The broken hearts try to break every piece of us. The dark times try to steal every ounce of our joy. The setbacks try to keep us from rising back up. The illnesses try to tell us that there’s no hope. The losses try to convince us that there are no wins in sight. The mistakes try to keep us from believing in grace. And so many more tough situations try to stop us from being thankful.
The key word is try—we don’t have to let those things win.
We don’t all live in an episode of Full House in which all of our problems will be resolved in less than 30 minutes when the “this is a valuable life lesson” music starts to play. Our situations won’t always pan out as we hope, but even in the midst of the worst storm you’ve ever been in—even when the torrential rain gets more powerful and daunting by the second—your heart can still find reasons to smile.

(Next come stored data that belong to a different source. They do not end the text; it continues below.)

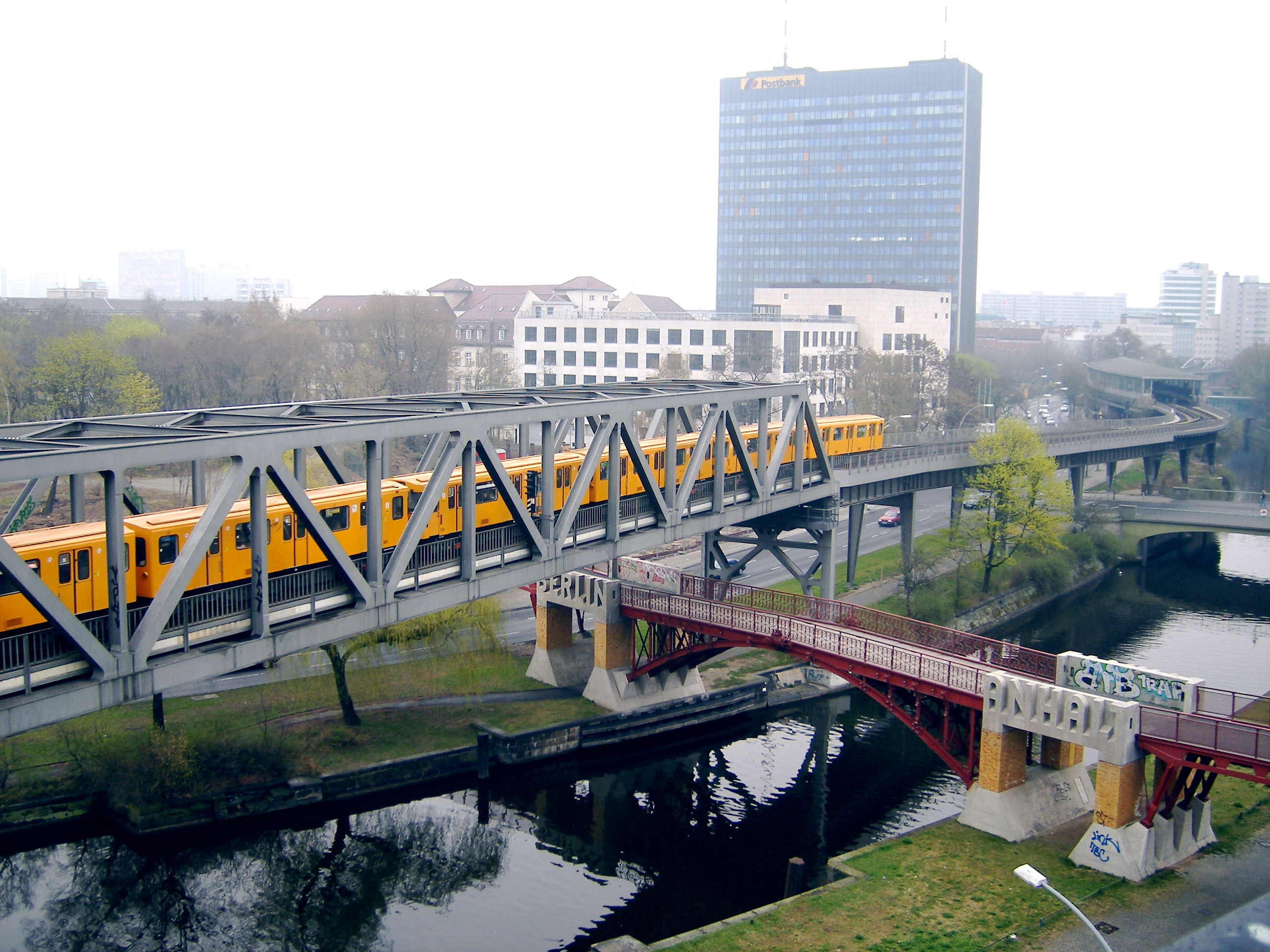 Anhalter Steg in Berlin-Kreuzberg. Coordinates: 52°29'57" N, 13°22'45" E.
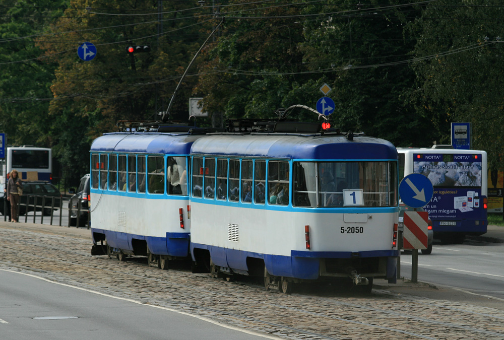 Plik był oryginalnie umieszczony w Łotewskiej Wikipedii: [1]
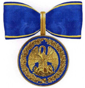 Знак отличия «За благодеяние» (Российская Федерация) Лицевая сторона
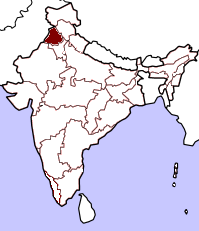 Kartan bygger på resultatet från valet till Lok Sabha april/maj 2004. Gult betyder att partiet lanserat en eller flera kandidater i delstaten, dock utan att vinna mandat. Orange betyder att partiet vunnit mandat från delstaten. Rött betyder att partiet vunnit minst 25% av mandaten från den delstaten och mörkrött 50% eller mer. Kartan tar inte hänsyn till avhopp, partifusioner och fyllnadsval under den ordinarie mandatperiodens gång.
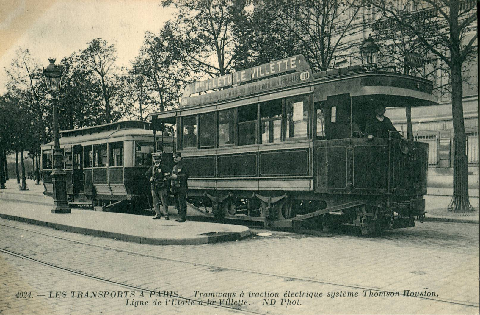 Carte postale ancienne éditée par ND, collection "Les transports à Paris" N° 4024Tramway à traction électrique système Thomson Houston, Ligne de l'Etoile à la Villette (ligne TD)Motrice Purrey sans impérialeA noter que Jean Robert ("Les tramways parisiens", édition 1992, page 115, mentionne, malgré la légende de cette carte postale, qu'il s'agirait d'une motrice à vapeur système Purrey sans impériale de 1904)
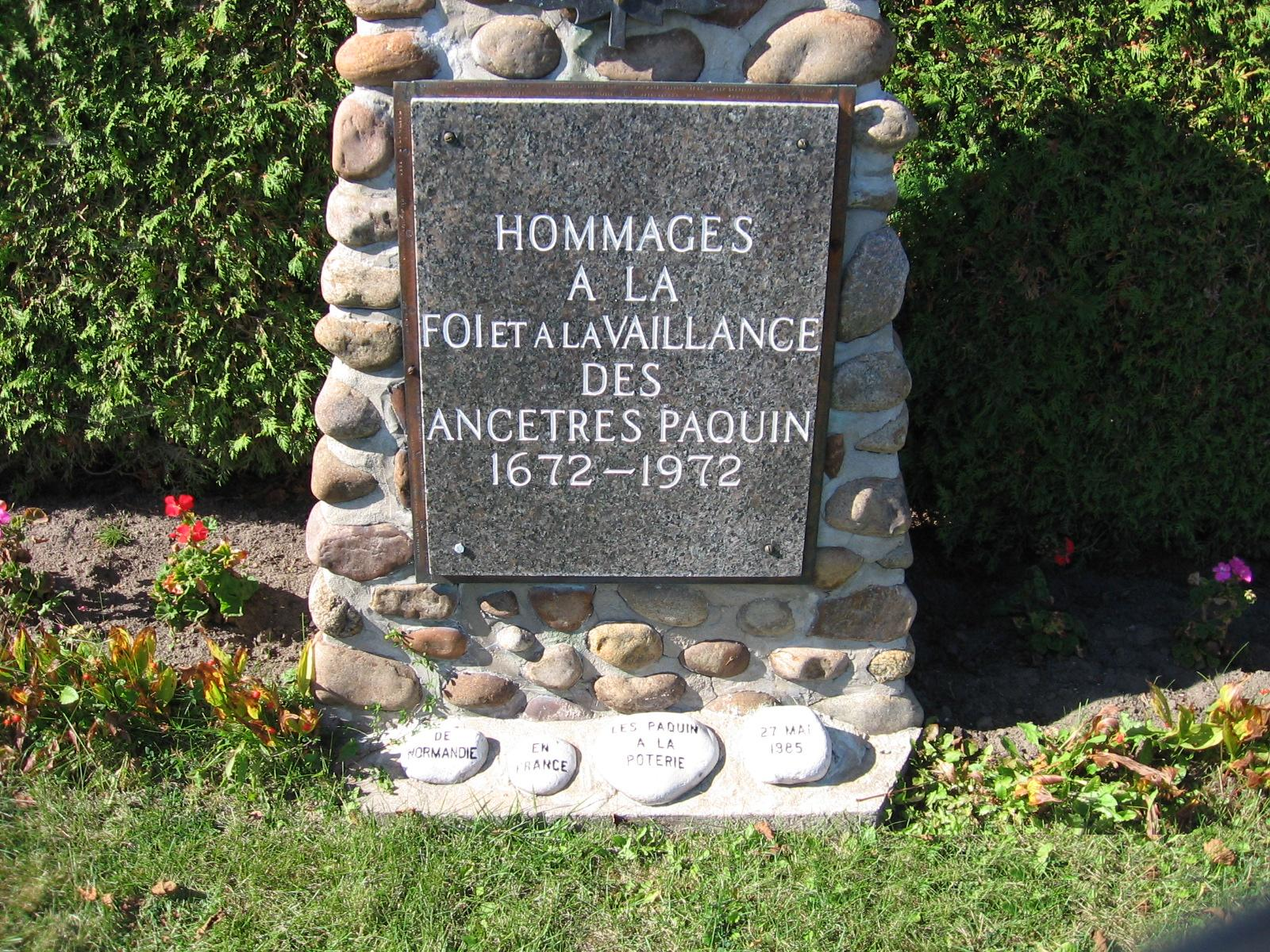 Monument dédié aux familles Paquins

When I was in the hospital for five days or whatever it was for one of my many stays (thanks, kidneys), I remember being hooked up to IVs and on so many hardcore pain meds that still didn’t get rid of all of my pain but probably made me send some questionable text messages to people and feeling absolutely miserable—not just physically but also emotionally. But then my sweet friend Jayna showed up with a box of Wheat Thins, a coloring book, and a pink phone charger, and my whole outlook on everything changed. In that moment, I was thankful for her genuine heart and the thoughtfulness of her gifts that only a true friend would know that I would appreciate dearly. Sitting there with hair that I hadn’t washed in about nine days, morphine and dilaudid pumping through my veins, and a body that couldn’t even move half of an inch without excruciating pain, I sat in thankfulness.
I hope that you’re able to find reasons for gratitude when it seems like you can’t. If nothing else, it might help you get through those difficult times, even if in a very small way.
And give you a new reason to wear pink on Wednesdays.